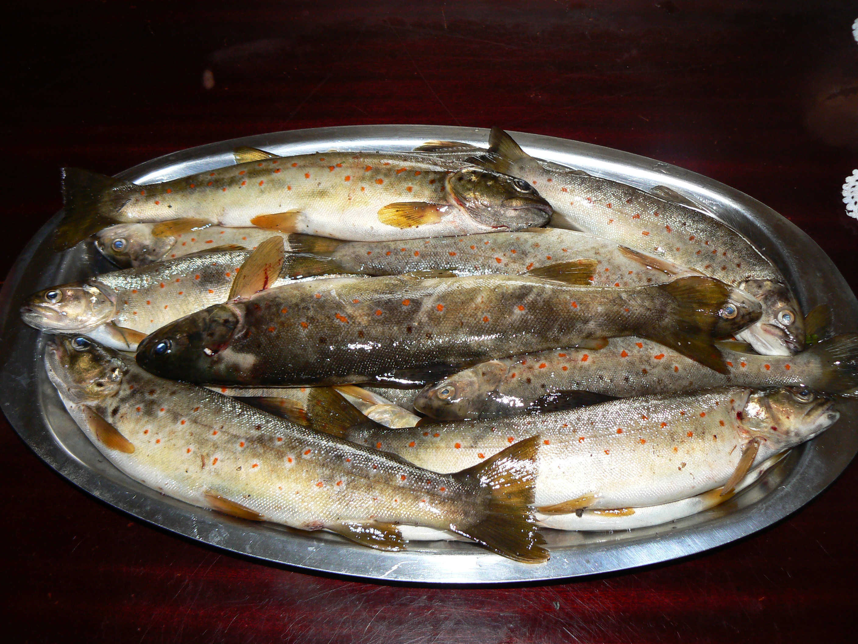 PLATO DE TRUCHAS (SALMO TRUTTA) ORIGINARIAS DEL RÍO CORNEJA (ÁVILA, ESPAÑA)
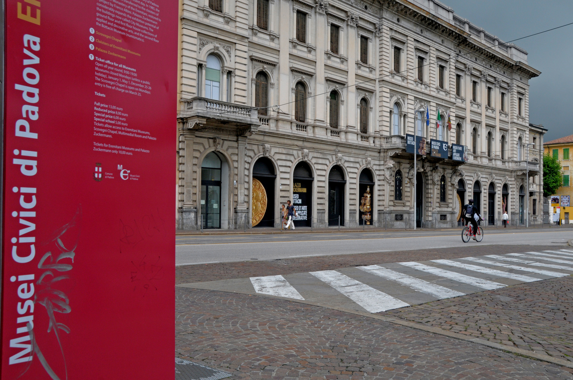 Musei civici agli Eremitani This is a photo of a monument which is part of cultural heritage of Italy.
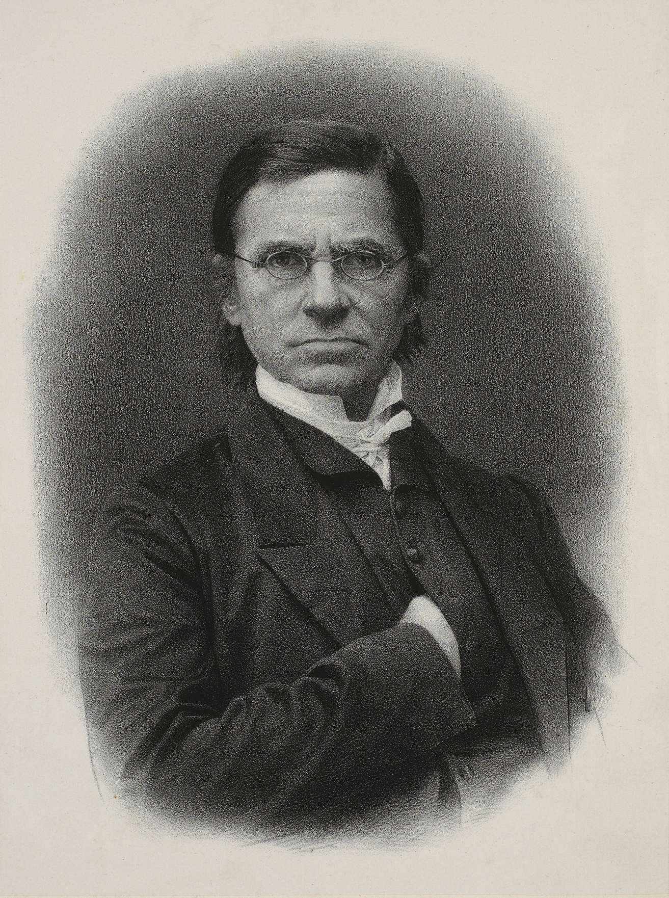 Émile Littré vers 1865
● ● ● ●
__WHAT IS NEEDED__.
Reproduce the whole of the data, word for word, and omit its pictures.

__ANSWER TO THIS PROBLEM__.
 PLATO DE TRUCHAS (SALMO TRUTTA) ORIGINARIAS DEL RÍO CORNEJA (ÁVILA, ESPAÑA)
 Musei civici agli Eremitani This is a photo of a monument which is part of cultural heritage of Italy.
 Émile Littré vers 1865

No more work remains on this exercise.